Poker Online
Tampilkan postingan dengan label kerusuhan. Tampilkan semua postingan
Tampilkan postingan dengan label kerusuhan. Tampilkan semua postingan

Jumat, 14 Februari 2020

4 NAPI di Pindahkan ke Lapas Medan dari Lapas Kabanjahe


4 NAPI di Pindahkan ke Lapas Medan dari Lapas Kabanjahe

Rana Informasi, Jakarta - Instansi Pemasyarakatan (Lapas) Kelas IA Tanjung Gusta Medan, Sumatera Utara terima empat terpidana pindahan pascakerusuhan serta pembakaran Rumah Tahanan (Rutan) Kelas IIB Kabanjahe.
Baca Juga : Cerita Korban Begal di Bekasi
"Empat masyarakat binaan dari Rutan Kabanjahe itu diterima Rabu malam serta langsung diletakkan di ruang sel Lapas Medan," kata Kepala Lapas Kelas IA Tanjung Gusta Medan Frans Elias Nico, Kamis (13/2/2020).

Ia mengatakan, perpindahan ke empat terpidana ini ialah petunjuk Kepala Divisi Pemasyarakatan Kemenkum serta HAM Sumatera Utara yang diterima Lapas Medan.

"Perpindahan masyarakat binaan itu dalam rencana penyelamatan serta sekaligus juga pembinaan pada mereka yang pernah lakukan kekeliruan," kata Frans seperti diambil Di antara.

Kantor Daerah Kementerian Hukum serta HAM Sumatera Utara akan mengalihkan 191 terpidana dari Rutan Kabanjahe keempat Lapas serta Rutan di propinsi ini.
CASINO ONLINE INDONESIA
Ke empat Lapas itu ialah Lapas Kelas IA Medan sekitar 4 orang, serta Lapas Binjai 61 orang, Lapas Pemuda di Kabupaten Langkat sekitar 76 orang, Rutan Sidikalang 34 orang, serta Lapas Wanita Medan 16 orang.
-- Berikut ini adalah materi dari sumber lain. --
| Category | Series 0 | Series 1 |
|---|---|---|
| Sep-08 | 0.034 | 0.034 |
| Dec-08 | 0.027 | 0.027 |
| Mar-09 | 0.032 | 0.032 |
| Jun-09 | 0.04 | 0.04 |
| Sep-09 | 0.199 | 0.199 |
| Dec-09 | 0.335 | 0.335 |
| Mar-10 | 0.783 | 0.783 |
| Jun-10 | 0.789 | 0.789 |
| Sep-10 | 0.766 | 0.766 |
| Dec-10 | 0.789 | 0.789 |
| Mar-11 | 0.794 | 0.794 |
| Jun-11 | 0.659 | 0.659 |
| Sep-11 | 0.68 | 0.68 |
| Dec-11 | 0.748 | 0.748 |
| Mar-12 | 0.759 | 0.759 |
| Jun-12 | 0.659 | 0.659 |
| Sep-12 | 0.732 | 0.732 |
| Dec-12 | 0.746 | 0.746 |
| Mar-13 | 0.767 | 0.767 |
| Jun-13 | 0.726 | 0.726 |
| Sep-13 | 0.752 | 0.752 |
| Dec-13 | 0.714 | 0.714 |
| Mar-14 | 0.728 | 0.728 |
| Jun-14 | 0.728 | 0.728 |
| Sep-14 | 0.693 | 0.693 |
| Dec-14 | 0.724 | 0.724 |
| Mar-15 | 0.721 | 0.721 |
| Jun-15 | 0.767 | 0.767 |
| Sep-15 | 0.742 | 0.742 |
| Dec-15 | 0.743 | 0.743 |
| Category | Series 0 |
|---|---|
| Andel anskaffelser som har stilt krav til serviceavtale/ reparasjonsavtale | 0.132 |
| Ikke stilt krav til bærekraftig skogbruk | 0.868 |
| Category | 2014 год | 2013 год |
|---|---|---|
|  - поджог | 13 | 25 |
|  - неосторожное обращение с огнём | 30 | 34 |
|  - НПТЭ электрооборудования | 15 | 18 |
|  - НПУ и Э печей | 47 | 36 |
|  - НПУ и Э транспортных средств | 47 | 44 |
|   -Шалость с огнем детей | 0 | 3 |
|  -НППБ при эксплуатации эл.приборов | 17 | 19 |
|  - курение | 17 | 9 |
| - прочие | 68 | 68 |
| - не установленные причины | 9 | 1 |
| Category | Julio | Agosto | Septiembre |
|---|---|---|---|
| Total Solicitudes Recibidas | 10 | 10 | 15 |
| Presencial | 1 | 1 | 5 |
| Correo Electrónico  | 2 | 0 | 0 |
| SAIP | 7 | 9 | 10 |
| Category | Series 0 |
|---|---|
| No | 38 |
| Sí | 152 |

142 terpidana yang lain akan tempati tiga sel tahanan di Rutan Kabanjahe.

Jumlahnya terpidana penghuni Rutan Kabanjahe sekarang ialah 410 orang yang terbagi dalam 380 pria serta 30 wanita.

Dua hari kemarin atau Rabu 12 Februari 2020, seputar jam 12.00 WIB, berlangsung kekacauan dibarengi pembakaran serta perusakan Rutan Kabanjahe.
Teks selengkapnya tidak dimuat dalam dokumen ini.